In an interview to promote the third album from his Mammoth project, the 34-year-old son of iconic guitarist Eddie Van Halen tells Siriux XM the rise of AI on social media has made it easier for him to stop engaging with the platforms.
“I hate it and it’s stupid,” the multi-instrumentalist told the Faction Talk station.
“I think it’s dumb. Maybe that’s just the curmudgeon in me. I think AI should be putting mufflers on cars and doing menial things that we don’t want to d0 and letting us be artistic.
“I think generative AI is stupid. It’s stealing, with art. With any type of art I think it’s dumb and I think it just looks dumb and it’s stupid.
“Even if it can replicate something perfectly, it just wasn’t done with artistic intent and with a human heart and who has feelings.”
Van Halen told host Eddie Trunk the meaning of AI had changed over the years but that didn’t mean it needed to be treated more seriously.
“I don’t know. It’s just not for me,” he said. “I don’t plan on employing any type of generative AI in anything I do for as long as I see that.
“AI – the term has lost the plot a little bit. AI has been a thing forever in terms of video games – you program artificial intelligence so the enemy you’re shooting hides behind cover.
“There’s a lot of different meanings and I think in this whole tech race it’s lost that meaning for what it is specifically. When I think of AI and how people are talking about it now, it’s stuff like generative AI where it just regurgitates …. you say ‘hey, I want an AC/DC song’ and it just regurgitates a dumb thing.
“It’s just stupid.”
Elsewhere in the interview, Wolfgang discusses the impact of technology more broadly on the music industry.

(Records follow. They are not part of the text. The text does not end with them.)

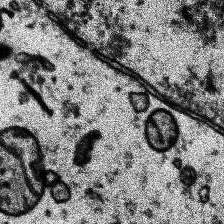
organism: Human
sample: Temporal Lobe
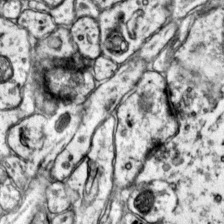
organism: Mouse
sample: Primary visual cortex
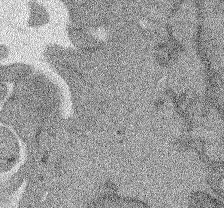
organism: Human
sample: HeLa cells
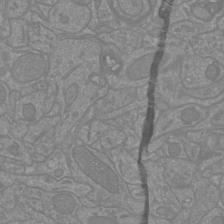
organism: Mouse
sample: Cortical neurons
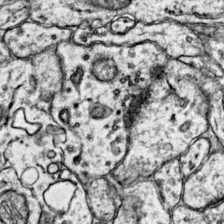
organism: Mouse
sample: Primary visual cortex
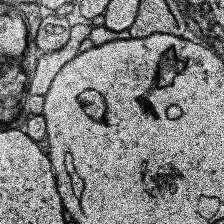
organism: Human
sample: Temporal Lobe
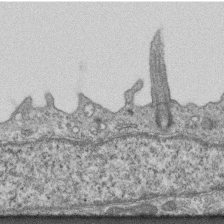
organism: Mouse
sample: Centriole in ependymal cells
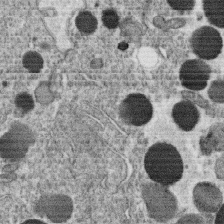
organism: C. elegans
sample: C. elegans oocyte; sperm cells
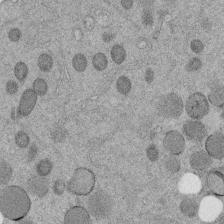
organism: C. elegans
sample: C. elegans embryo early stage
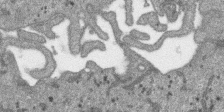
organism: Human
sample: Lung epithelial cells infected with SARS-CoV-2
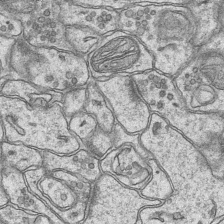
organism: Mouse
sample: CA1 Hippocampus
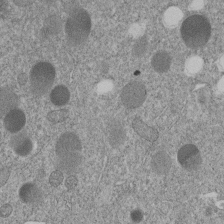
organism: C. elegans
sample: C. elegans embryo early stage
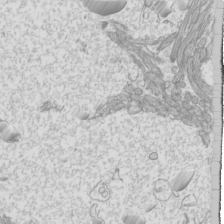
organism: Mouse
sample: Cilia; mouse epididymis
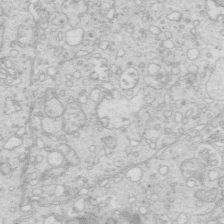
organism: Mouse
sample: Multiciliated cells
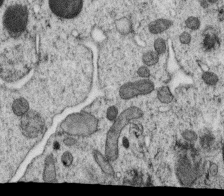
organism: C. elegans
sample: C. elegans oocyte; sperm cells
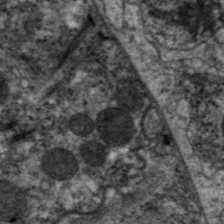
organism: C. elegans
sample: Pharynx
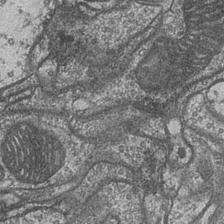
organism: Drosophila
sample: Optic medulla
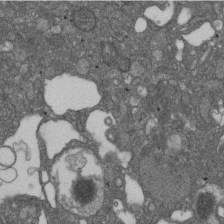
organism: Drosophila
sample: Nephrocyte
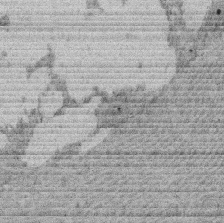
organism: Rat
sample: Salivary granule
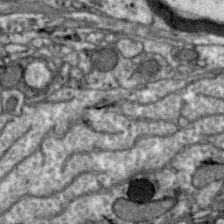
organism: Zebra finch
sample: Brain
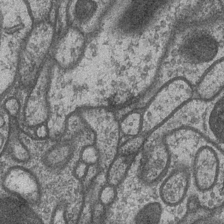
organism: Drosophila
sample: Optic medulla
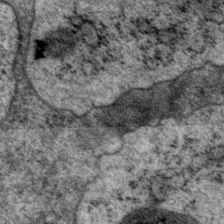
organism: P. pacificus
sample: Pharynx
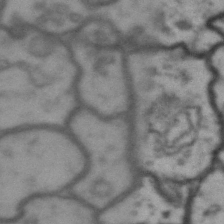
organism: Drosophila
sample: Brain
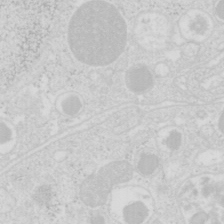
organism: Mouse
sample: Pancreas
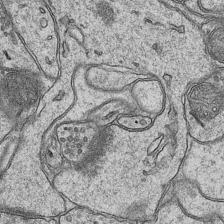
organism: Mouse
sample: CA1 Hippocampus
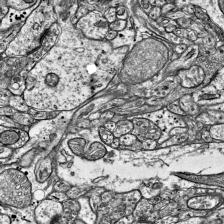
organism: Mouse
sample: Visual Cortex
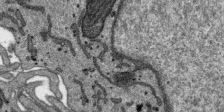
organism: Human
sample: Lung epithelial cells, uninfected (mock) control
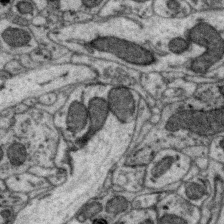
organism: Zebra finch
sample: Brain
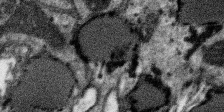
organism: Human
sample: Lung epithelial cells infected with SARS-CoV-2
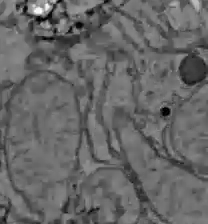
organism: C57BL Mouse
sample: Liver
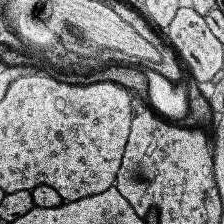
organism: Human
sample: Temporal Lobe
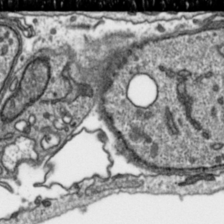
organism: Toxoplasma gondii
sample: Parasites in a vacuole inside a host cell
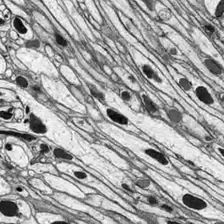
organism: Drosophila
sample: Optic lobe
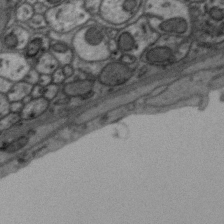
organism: Zebra finch
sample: Brain
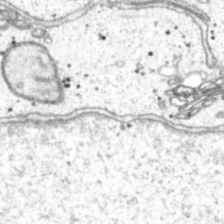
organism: Human
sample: HeLa cells
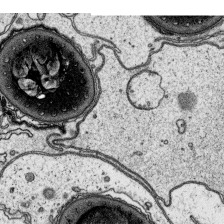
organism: Platynereis dumerilii
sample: Parapodia
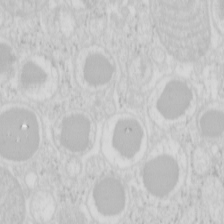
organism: Mouse
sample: Pancreas
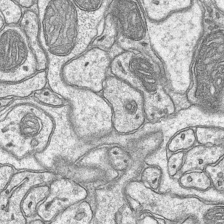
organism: Mouse
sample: CA1 Hippocampus
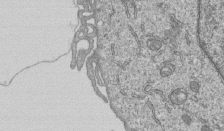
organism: Human
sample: MDA-MB-231 cells
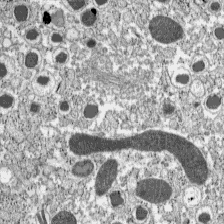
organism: C57BL Mouse
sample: Pancreatic islet
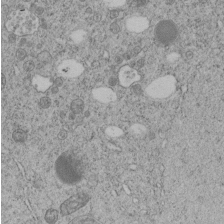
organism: C. elegans
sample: C. elegans embryo early stage
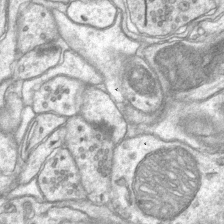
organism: Mouse
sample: CA1 Hippocampus
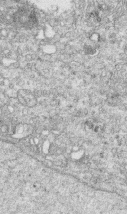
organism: Human
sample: HeLa cell HIV synapse
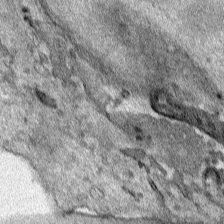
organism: Human
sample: Mitochondria in HCT116 cells
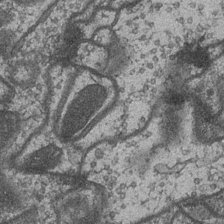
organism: Drosophila
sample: Optic medulla
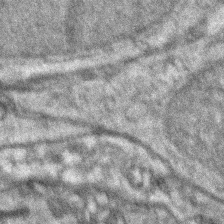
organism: Zebrafish
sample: Zebrafish embryo
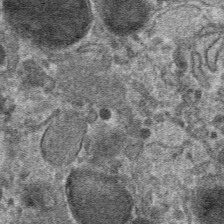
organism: Mouse
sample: Mouse hepatocytes
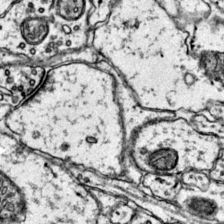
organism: Mouse
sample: Primary visual cortex
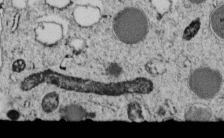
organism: C. elegans
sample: C. elegans embryo early stage
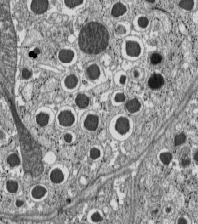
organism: C57BL Mouse
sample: Pancreatic islet
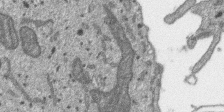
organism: Human
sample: Lung epithelial cells infected with SARS-CoV-2
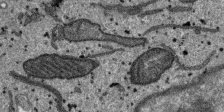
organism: Human
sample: Lung epithelial cells, uninfected (mock) control
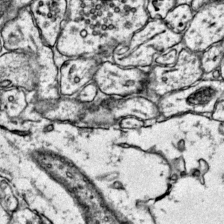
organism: Mouse
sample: Primary visual cortex
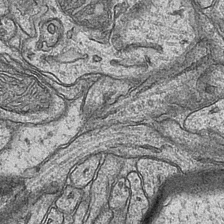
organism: Mouse
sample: CA1 Hippocampus
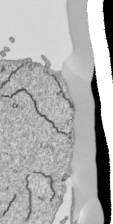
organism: Human
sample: Mitochondria in HCT116 cells
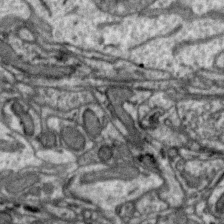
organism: Zebra finch
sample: Brain
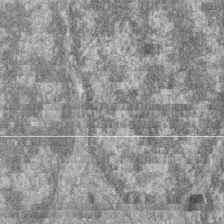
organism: Zebrafish
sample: Cilia; retinal pigment epithelium
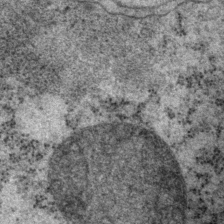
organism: P. pacificus
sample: Pharynx
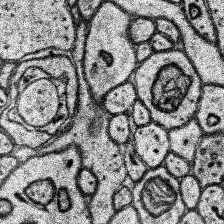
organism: Human
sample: Temporal Lobe
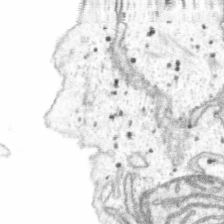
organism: Human
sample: HeLa cells
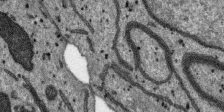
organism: Human
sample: Lung epithelial cells, uninfected (mock) control
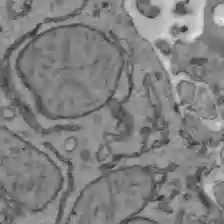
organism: C57BL Mouse
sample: Liver
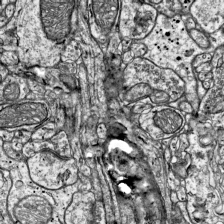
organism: Mouse
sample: Visual Cortex
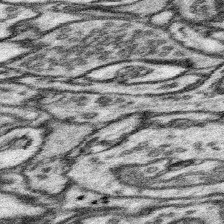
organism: Mouse
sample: Somatosensory cortex neuropil
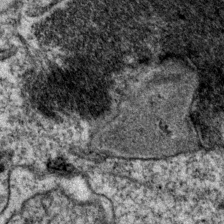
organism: P. pacificus
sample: Pharynx
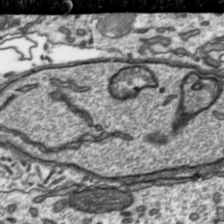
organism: Toxoplasma gondii
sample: Parasites in a vacuole inside a host cell
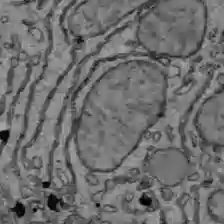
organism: C57BL Mouse
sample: Liver
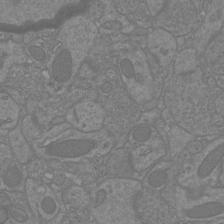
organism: Mouse
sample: Cortical neurons
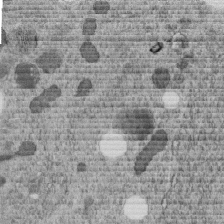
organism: C. elegans
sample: C. elegans embryo early stage
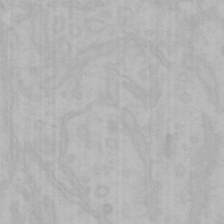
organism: Mouse
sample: Choroid plexus
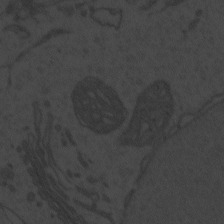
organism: Zebrafish
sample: Macrophage infected with Toxoplasma gondii
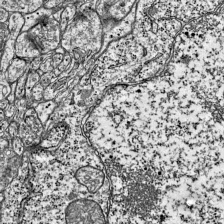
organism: Mouse
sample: Visual Cortex
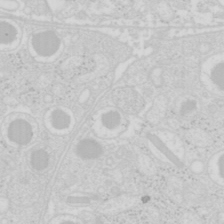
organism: Mouse
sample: Pancreas
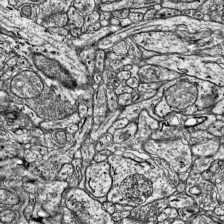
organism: Mouse
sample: Visual Cortex
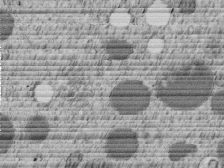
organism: C. elegans
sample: C. elegans embryo early stage
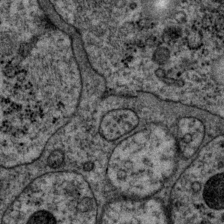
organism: P. pacificus
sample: Pharynx
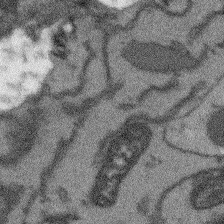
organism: Arabidopsis thaliana
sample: Root tip
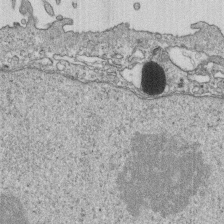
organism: Human
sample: HeLa cell HIV synapse
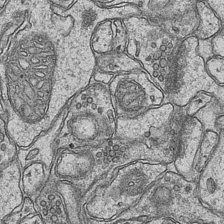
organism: Mouse
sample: CA1 Hippocampus
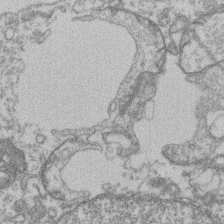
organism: Mouse
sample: T cell stromal cell synapse
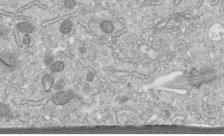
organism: Human
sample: Centriole in fibroblast cells
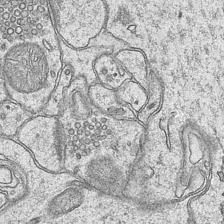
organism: Mouse
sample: CA1 Hippocampus
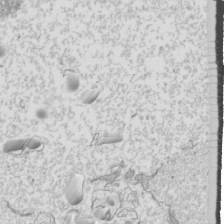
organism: Mouse
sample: Cilia; mouse epididymis
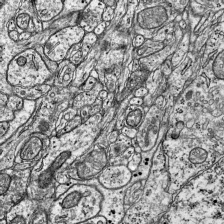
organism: Mouse
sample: Visual Cortex
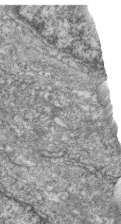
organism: Zebrafish
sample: Cilia; retinal pigment epithelium
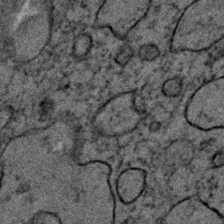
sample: Trachea
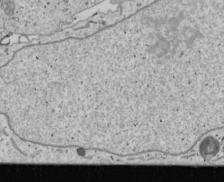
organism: Human
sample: Mitochondria in U2OS cells
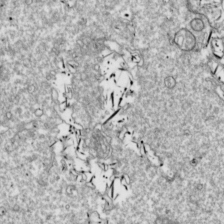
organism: Drosophila
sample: Cell division; meiosis; drosophila spermatocytes
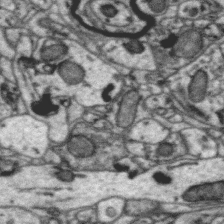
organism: Zebra finch
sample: Brain
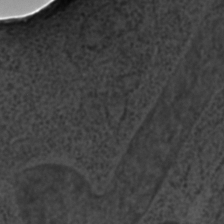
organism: C. elegans
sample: C. elegans embryo
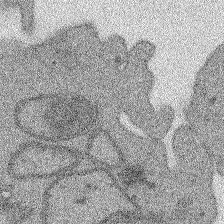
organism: Human
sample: HeLa cells
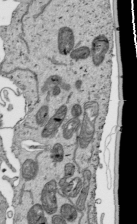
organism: Human
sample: Mitochondria in HCT116 cells
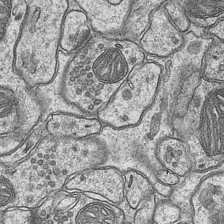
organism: Mouse
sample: CA1 Hippocampus
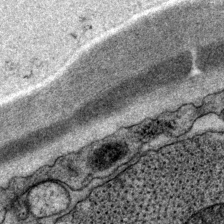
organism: P. pacificus
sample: Pharynx
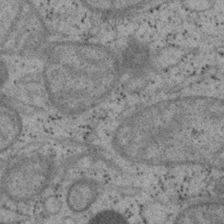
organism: Human
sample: HeLa cells
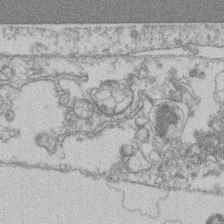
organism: Mouse
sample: T cell stromal cell synapse
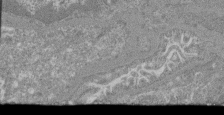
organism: Mouse
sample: Glomerulus
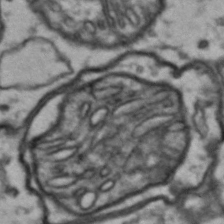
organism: Drosophila
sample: Brain
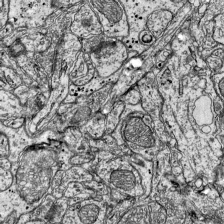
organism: Mouse
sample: Visual Cortex
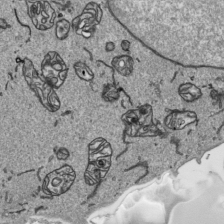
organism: Human
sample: Mitochondria in HCT116 cells
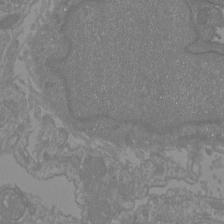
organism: Mouse
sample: Cortical neurons
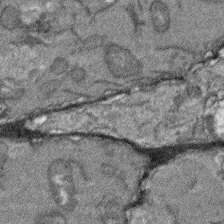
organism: Arabidopsis thaliana
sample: Root tip
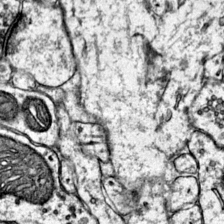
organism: Mouse
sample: Primary visual cortex
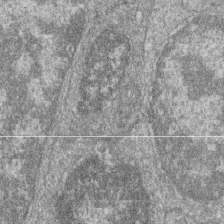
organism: Zebrafish
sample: Cilia; retinal pigment epithelium
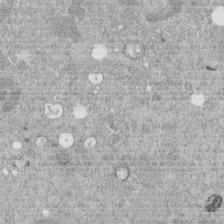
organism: C. elegans
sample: C. elegans embryo early stage
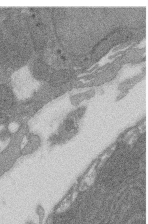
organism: Rat
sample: Salivary granule
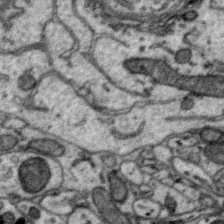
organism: Zebra finch
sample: Brain
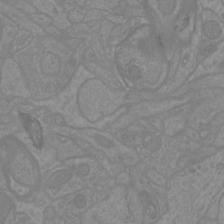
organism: Mouse
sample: Cortical neurons
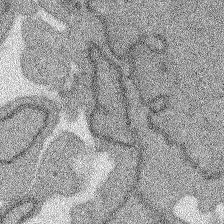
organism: Human
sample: HeLa cells
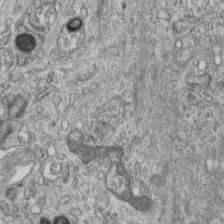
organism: Mouse
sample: Centriole in ependymal cells
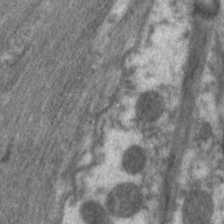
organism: C. elegans
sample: Pharynx
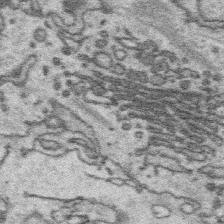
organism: Platynereis dumerilii
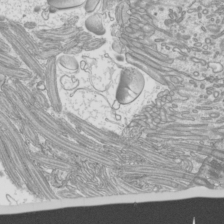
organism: Mouse
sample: Cilia; mouse epididymis
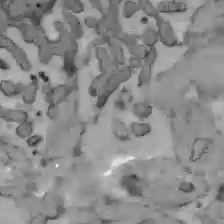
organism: C57BL Mouse
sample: Liver
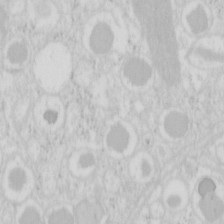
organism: Mouse
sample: Pancreas
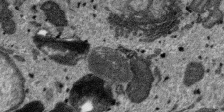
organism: Human
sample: Lung epithelial cells, uninfected (mock) control
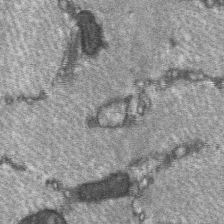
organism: C57BL Mouse
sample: Soleus
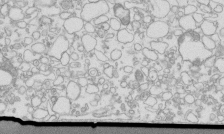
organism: Mouse
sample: Macrophages
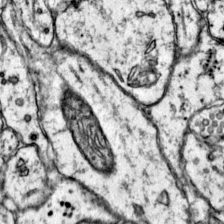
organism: Mouse
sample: Primary visual cortex
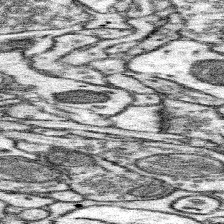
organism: Mouse
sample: Somatosensory cortex neuropil
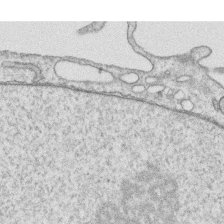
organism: Human
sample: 1205lu cells
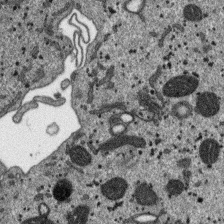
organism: Human
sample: Lung epithelial cells infected with SARS-CoV-2
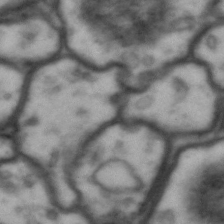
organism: Drosophila
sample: Brain
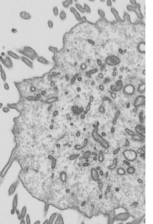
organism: Mouse
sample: Mouse epididymis efferent ductule cilia
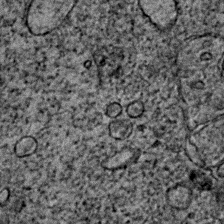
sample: Trachea
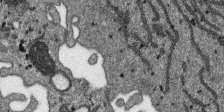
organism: Human
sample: Lung epithelial cells infected with SARS-CoV-2
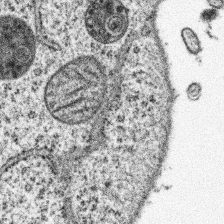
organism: Human
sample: HeLa cells
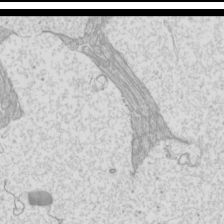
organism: Mouse
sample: Cilia; mouse epididymis
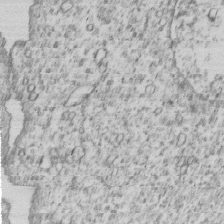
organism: Human
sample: MDA-MB-231 cells
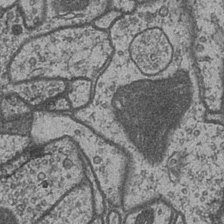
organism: Drosophila
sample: Optic medulla
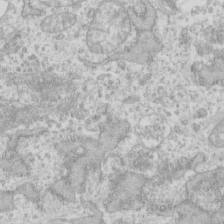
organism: Human
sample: Fibroblast cells
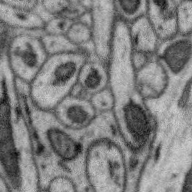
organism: Zebra finch
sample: Brain
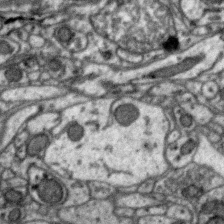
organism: Zebra finch
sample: Brain
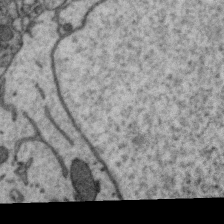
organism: Zebra finch
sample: Brain
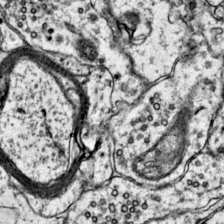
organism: Mouse
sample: Primary visual cortex
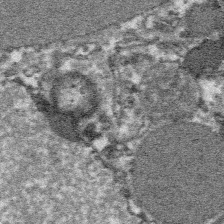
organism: Platynereis dumerilii
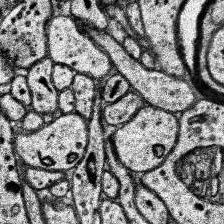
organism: Human
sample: Temporal Lobe
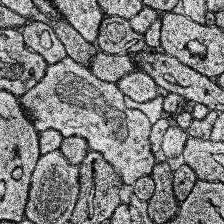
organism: Human
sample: Temporal Lobe
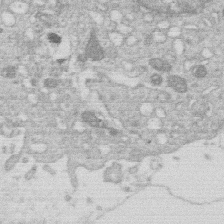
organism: Human
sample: Macrophage cells
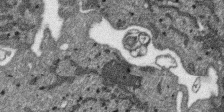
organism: Human
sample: Lung epithelial cells infected with SARS-CoV-2
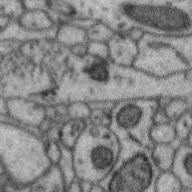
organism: Zebra finch
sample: Brain
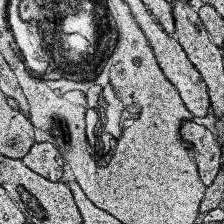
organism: Human
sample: Temporal Lobe
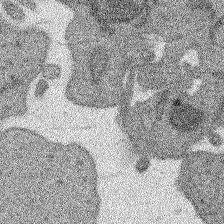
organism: Human
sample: HeLa cells
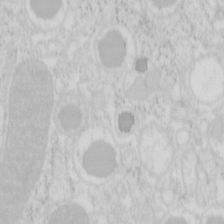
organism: Mouse
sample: Pancreas
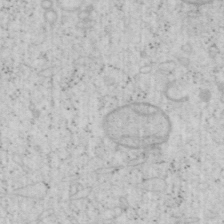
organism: Human
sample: HeLa cells
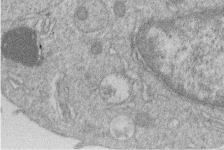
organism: Human
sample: Macrophage cells
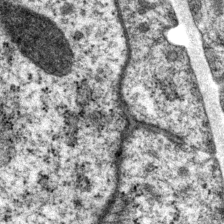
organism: P. pacificus
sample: Pharynx
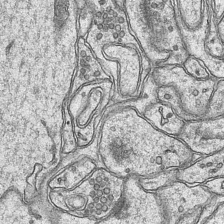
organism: Mouse
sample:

“While it’s cool, the conveniences that modern technology has allowed us, I think it’s spoiled us in that we’ve lost the ability to find value in a lot of things.
“I think if we weren’t so connected all the time … nowadays music is treated like content. Streaming has really really ruined that for a lot of people. Streaming has taken away what’s special about sitting there with a record, going to a record store and picking a record because you like the cover art.”